The Call (R): A 9-1-1 operator (Halle Berry) must help a kidnapped girl (Abigail Breslin) fight to stay alive as she attempts to escape her captor, a killer the operator has dealt with before.
> The Croods (PG): Computer-animated family comedy about a prehistoric family that ventures out of a cave to discover the wonders and terrors of the natural world. Featuring the voices of Nicolas Cage, Emma Stone, and Ryan Reynolds. In 2D and 3D.
Escape from Planet Earth (PG): Computer-animated, family friendly comedy about a group of goofy space aliens who crash land and must subsequently get off of Earth. Featuring the usual spacecraft full of celebrity voice talent, including Brendan Fraser, Ricky Gervais, Jessica Alba, and Sofia Vergara, among others. In 2D only.

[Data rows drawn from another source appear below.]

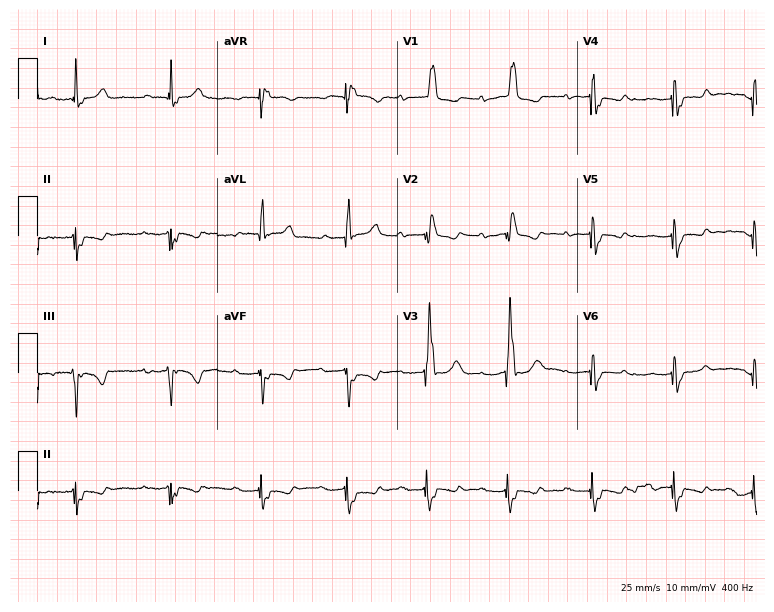
12-lead ECG from a man, 73 years old. No first-degree AV block, right bundle branch block, left bundle branch block, sinus bradycardia, atrial fibrillation or sinus tachycardia recorded for this tracing.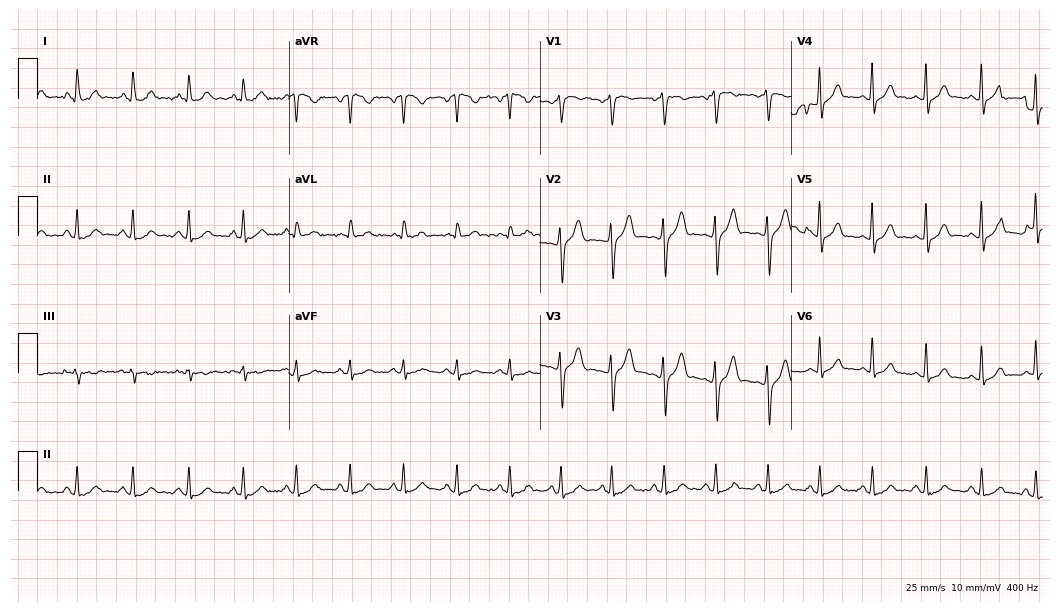
12-lead ECG from a 26-year-old man. Shows sinus tachycardia (a sinus rate of 100 beats per minute or more).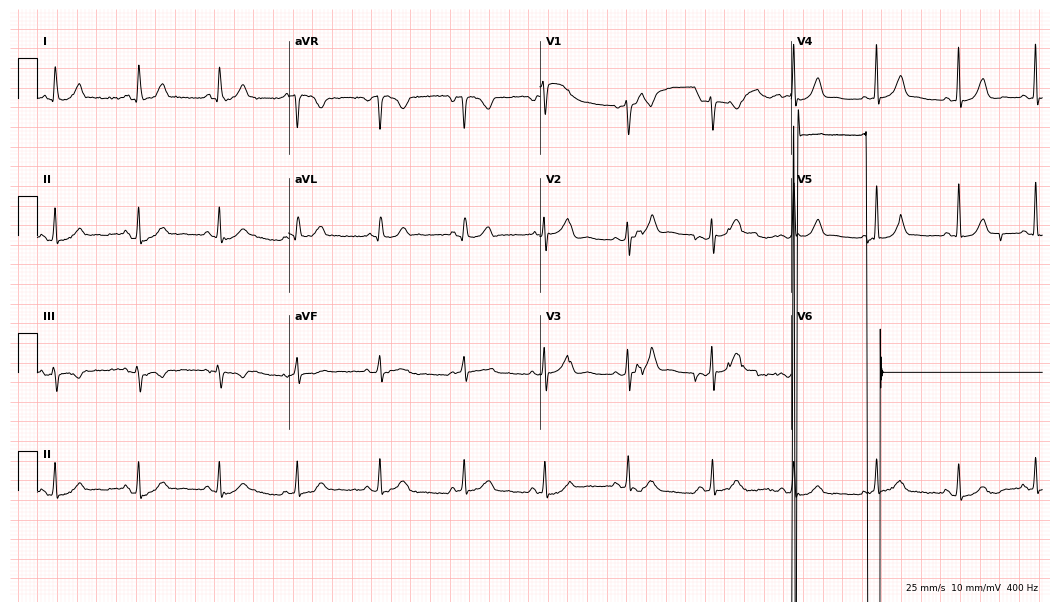
12-lead ECG from a female patient, 40 years old. No first-degree AV block, right bundle branch block, left bundle branch block, sinus bradycardia, atrial fibrillation or sinus tachycardia recorded for this tracing.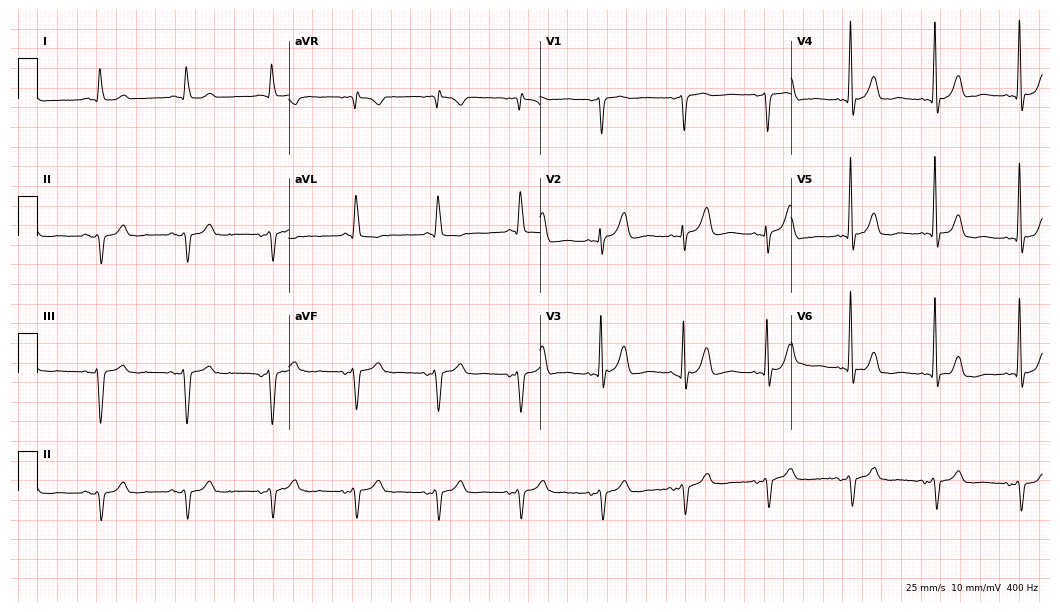
Electrocardiogram (10.2-second recording at 400 Hz), an 81-year-old male patient. Of the six screened findings (first-degree AV block, right bundle branch block, left bundle branch block, sinus bradycardia, atrial fibrillation, sinus tachycardia), none is recorded. Other findings, if any, are not listed.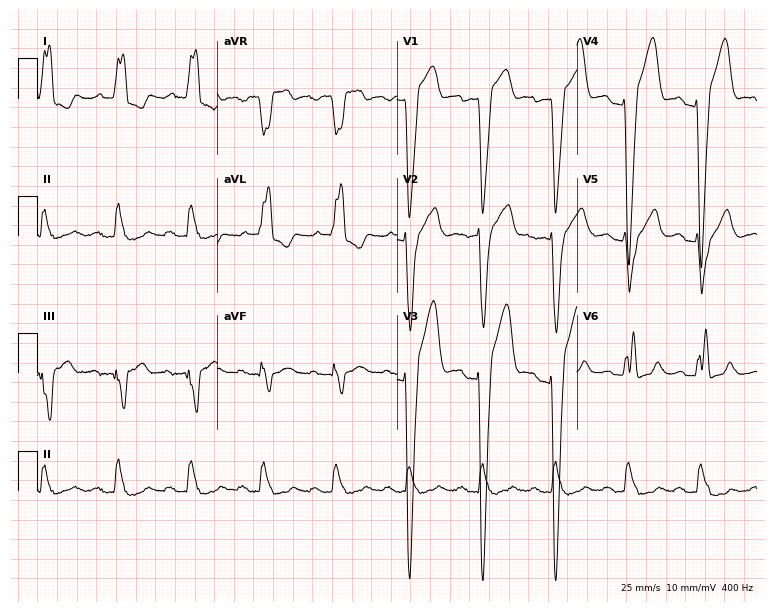
Standard 12-lead ECG recorded from a 71-year-old male patient. The tracing shows first-degree AV block, left bundle branch block.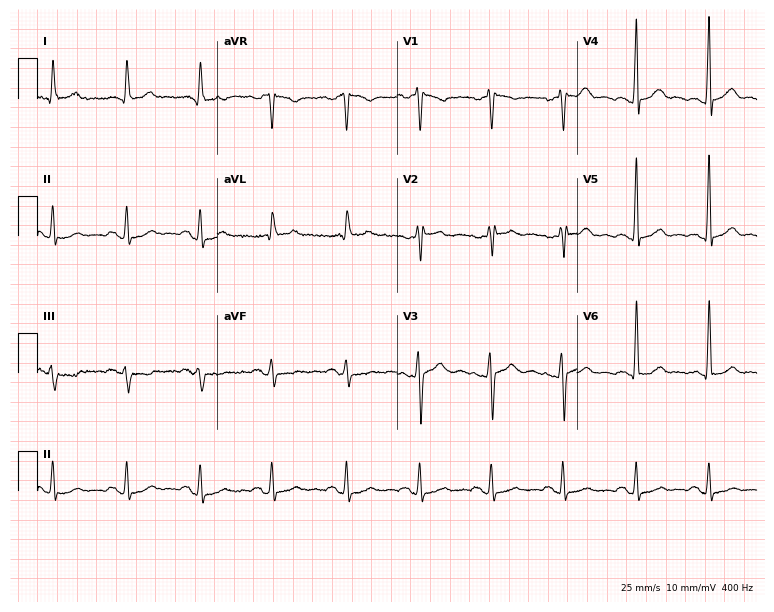
ECG (7.3-second recording at 400 Hz) — a 27-year-old male patient. Labelled as a normal ECG.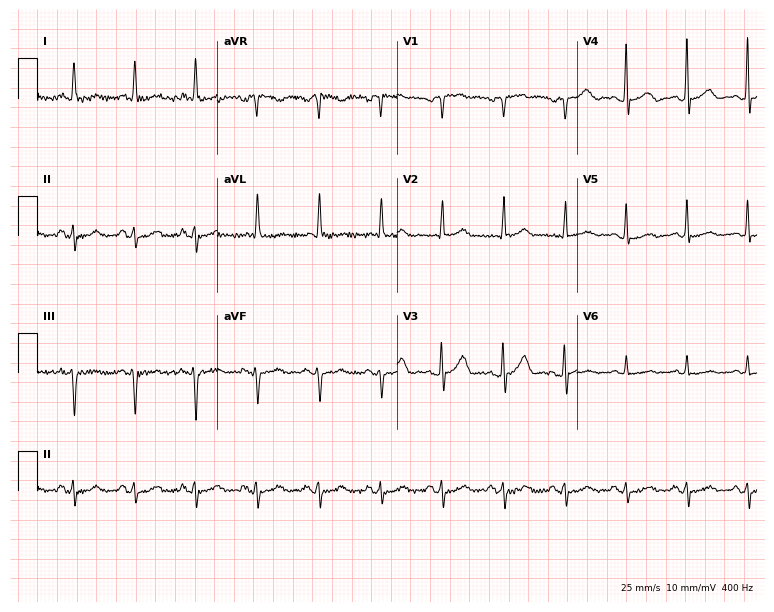
12-lead ECG (7.3-second recording at 400 Hz) from a male patient, 80 years old. Screened for six findings — first-degree AV block, right bundle branch block (RBBB), left bundle branch block (LBBB), sinus bradycardia, atrial fibrillation (AF), sinus tachycardia — none is recorded. Findings outside these six are not listed.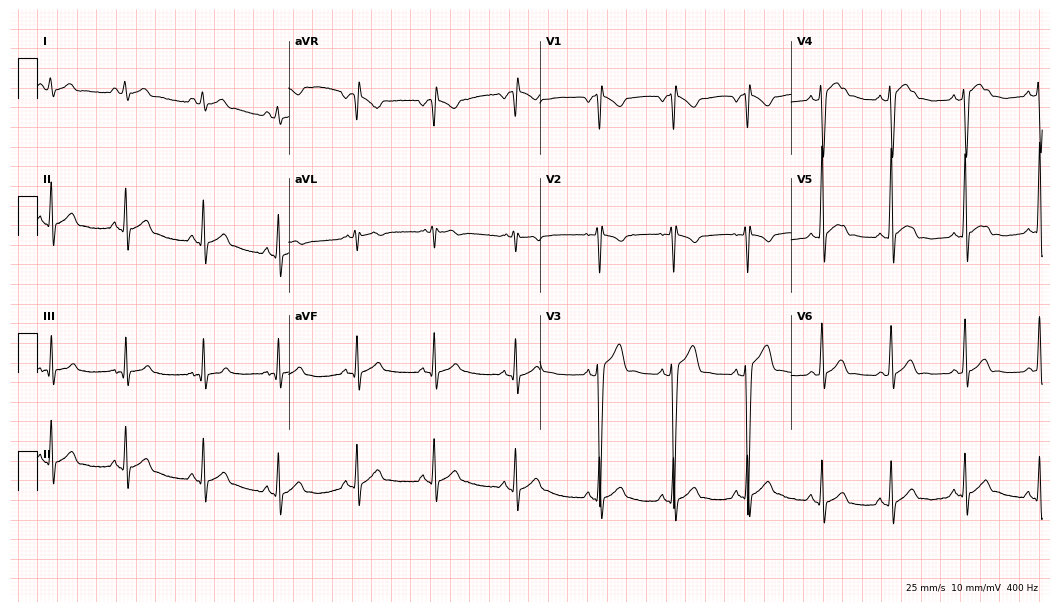
Resting 12-lead electrocardiogram (10.2-second recording at 400 Hz). Patient: a 22-year-old man. Read as a normal ECG.

> G.I. Joe: Retaliation (PG-13): The long-delayed sequel to the shoddy live-action adaptation of the 1980s cartoon sees Bruce Willis joining the gang to fight Cobra, who have taken over the White House. Featuring Channing Tatum, Jonathan Pryce, RZA, Walton Goggins, and Dwayne “Not Another Middle Name Joke” Johnson. In 2D and 3D.
InAPPropriate Comedy (R): Comedy sketch film that is, no kidding, based on computer apps. Politically incorrect computer apps. Featuring Rob Schneider, Adrien Brody, and Lindsay Lohan. Seriously, though, it’s a movie about computer apps.
The Incredible Burt Wonderstone (PG-13): An estranged duo of flamboyant Vegas magicians (Steves Carell and Buscemi) must re-team lest they lose the spotlight to an oddball upstart (Jim Carrey). Featuring Olivia Wilde, Alan Arkin, and James Gandolfini.
Jack the Giant Slayer (PG-13): Bryan Singer directs this blockbuster approach to a fairytale in which Jack (Nicholas Hoult) ascends his famed beanstalk only to find a land of giants eager to wage war on humans. Featuring Ewan McGregor, Ian McShane, and Stanley Tucci. In 2D and 3D.
< Mindless Behavior: All Around the World (G): Documentary about the exploits of a G-rated hip-hop/rap group on tour.
> Olympus Has Fallen (R): When enemy invaders seize the White House and threaten the President (Aaron Eckhart), only an ex-Secret Service agent (Gerard Butler) can stop them. Totally unbelievable-- I mean, come on, a white president? Directed by Antoine Fuqua (Training Day) and featuring Morgan Freeman and Melissa Leo.
Quartet (PG-13): Dustin Hoffman directs this light drama about aging musicians (Maggie Smith, Michael Gambon, Billy Connolly, Pauline Collins, and Tom Courtenay) who settle old scores as they reunite for a concert celebrating Verdi’s birthday.
> Spring Breakers (R): Sleazemonger Harmony Korine writes and directs his most commercial effort to date, in which a quartet of college girls (including Disney princesses Vanessa Hudgens, Selena Gomez, and Ashley Benson) rob a diner to get money for a spring break trip that lands them in cahoots with a drug dealer (James Franco).
> Tyler Perry's Temptation (PG-13): A marriage counselor begins cheating on her husband. Written and directed by Tyler Perry, but not starring him-- the cast includes Jurnee Smollett-Bell, Vanessa Williams, and Brandy Norwood.
Warm Bodies (PG-13): Romantic comedy in which girl (Teresa Palmer) meets boy (Nicholas Hoult), but dad (John Malkovich) doesn’t approve. Except here the boy is a sensitive zombie and the girl and her dad are fighting for survival against hordes of the undead.